Globalización del derecho:
Este complejo proceso de creación y aplicación de normas fuera de las fronteras nacionales y por actores que no son el Estado nacional pero que tienen consecuencias nacionales ha crecido considerablemente en el último tiempo. Este fenómeno limita la capacidad regulatoria de las instituciones tradicionales del Estado permitiendo que la deliberación no termine en nuestras fronteras ni que ellas constituyan barreras infranqueables respecto de decisiones que acordamos con otros países. En este sentido la globalización multiplica los espacios de la política y con ellos los de la justicia.

Los fundamentos filosóficos de la reconfiguración
Seguir en este punto las enseñanza de Carlos Nino me resulta inevitable, tanto por motivos históricos (fue uno de los arquitectos de la transición democrática en el plano del derecho), como por relevancia, simpleza conceptual y familiaridad personal con su teoría. Mi objetivo es mostrar que sin una teoría valorativa es imposible entender los mandatos de los primeros dos artículos del nuevo Código Civil. Necesitamos una teoría normativa de las fuentes que las conecte con la actividad interpretativa que el texto reformado impone al Juez.
El discurso moral de la modernidad, en el nivel ideal, supone que todos los afectados por un conflicto deben formar parte de la deliberación previa a la decisión que busque solucionarlo, que todos tengan el mismo nivel de información, el mismo nivel de racionalidad y una misma capacidad de persuasión. Y si terminan acordando por unanimidad, parece ser que esa razón es mejor que la decisión que tome una persona sola sin toda la información, sin argumentos racionales, etc.

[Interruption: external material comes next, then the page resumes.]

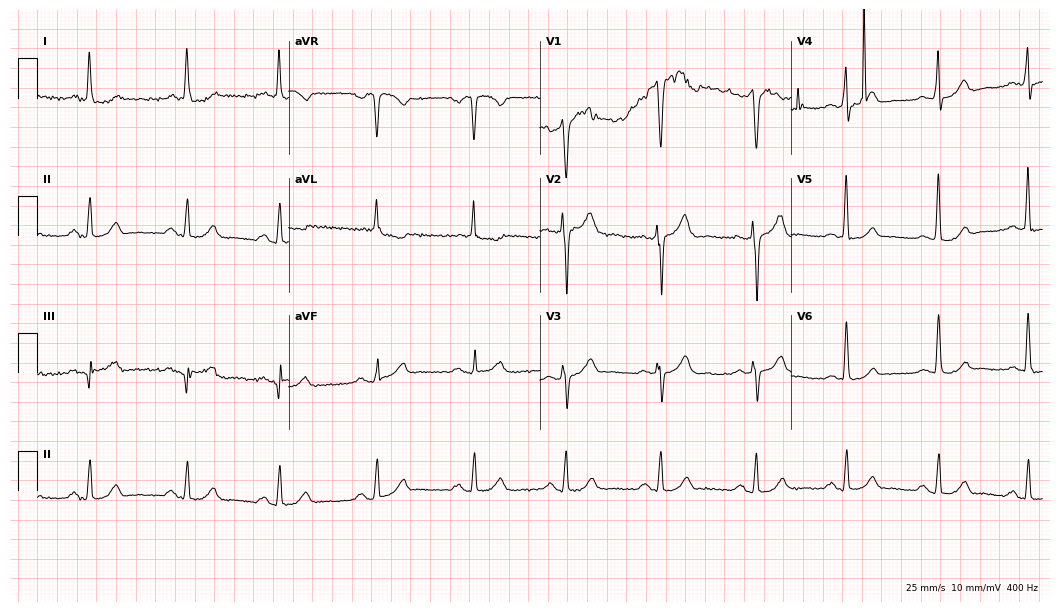
Standard 12-lead ECG recorded from a male, 54 years old. Read as a normal ECG.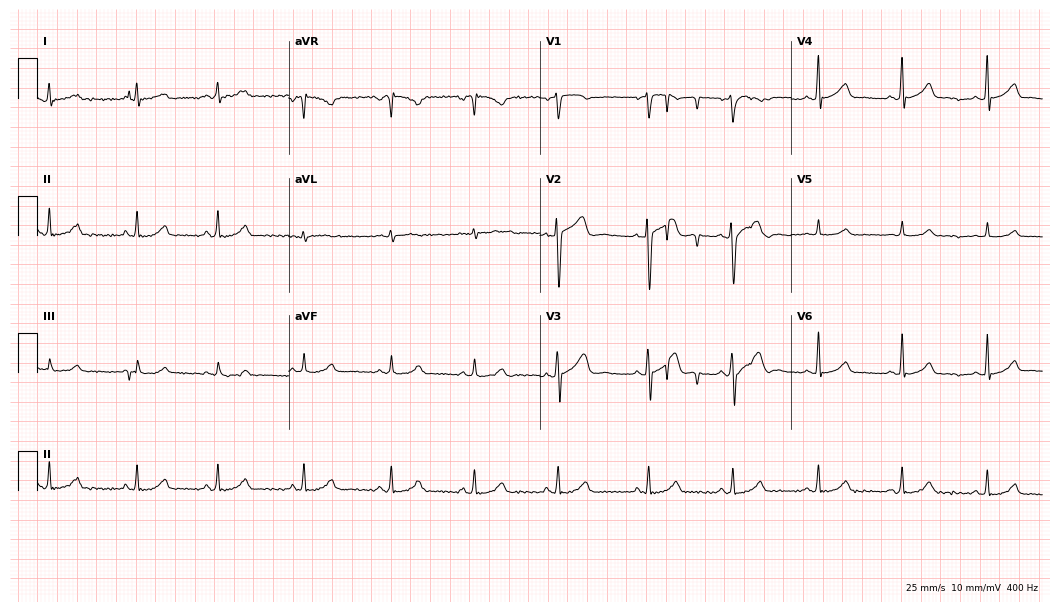
ECG — a female patient, 26 years old. Labelled as a normal ECG.

Ahora, si ese es el ideal, hay cosas que no podemos y hacer al mismo tiempo. Esto es lo que Nino llama "inconsistencia pragmática". En una discusión moral, quienes discuten están presuponiendo algunas cosas, pues de no ser así no estarían discutiendo, o no estarían discutiendo de esta forma particular. Y si dicen cosas que se contradicen con los presupuestos de la práctica, su discurso se vuelve inconsistente, lo que le da a aquellos presupuestos su capacidad crítica.
Una vez que uno acuerda con esta movida metaética, está atrapado dentro del juego. De esta forma, y una vez que uno acuerda, aun tácitamente, pertenecer a la comunidad que desarrolla el discurso moral de la modernidad para disminuir conflictos y aumentar la coordinación, debe acordar que de los presupuestos de la discusión ideal surgen, si uno no quiere ser tildado de inconsistente pragmático, ciertos principios morales.
Primero, el principio de autonomía personal: es valioso que cada persona pueda decidir libremente cómo desarrollar su vida. La prueba de que este es un principio moral subyacente a la práctica deliberativa es que si yo discuto, si delibero moralmente con otro, es porque creo que el otro tiene la capacidad de generar argumentos propios, comprender los míos y evaluarlos críticamente, si discuto no impongo.
Segundo, el principio de inviolabilidad: no se debe aumentar la autonomía de uno disminuyendo la de otro. Así, si yo hablo con los demás entonces no los puedo utilizar; si hablo es porque no son un instrumento de mi autonomía, sino que tengo que respetar sus deseos de hacer cosas diferentes de las que yo quiero que hagan. El amo no delibera con su esclavo.
Tercero, el principio de dignidad: se debe respetar la voluntad de los otros aun cuando eso implique una disminución de su propia autonomía. Es así como puedo acordar un contrato bilateral, sólo puedo aumentar mi autonomía disminuyendo la de otro si el otro consiente. Y esta conclusión surge de los presupuestos de la deliberación pues si no voy a tomar en serio las cosas que el otro me dice, ¿para qué estoy hablando con él?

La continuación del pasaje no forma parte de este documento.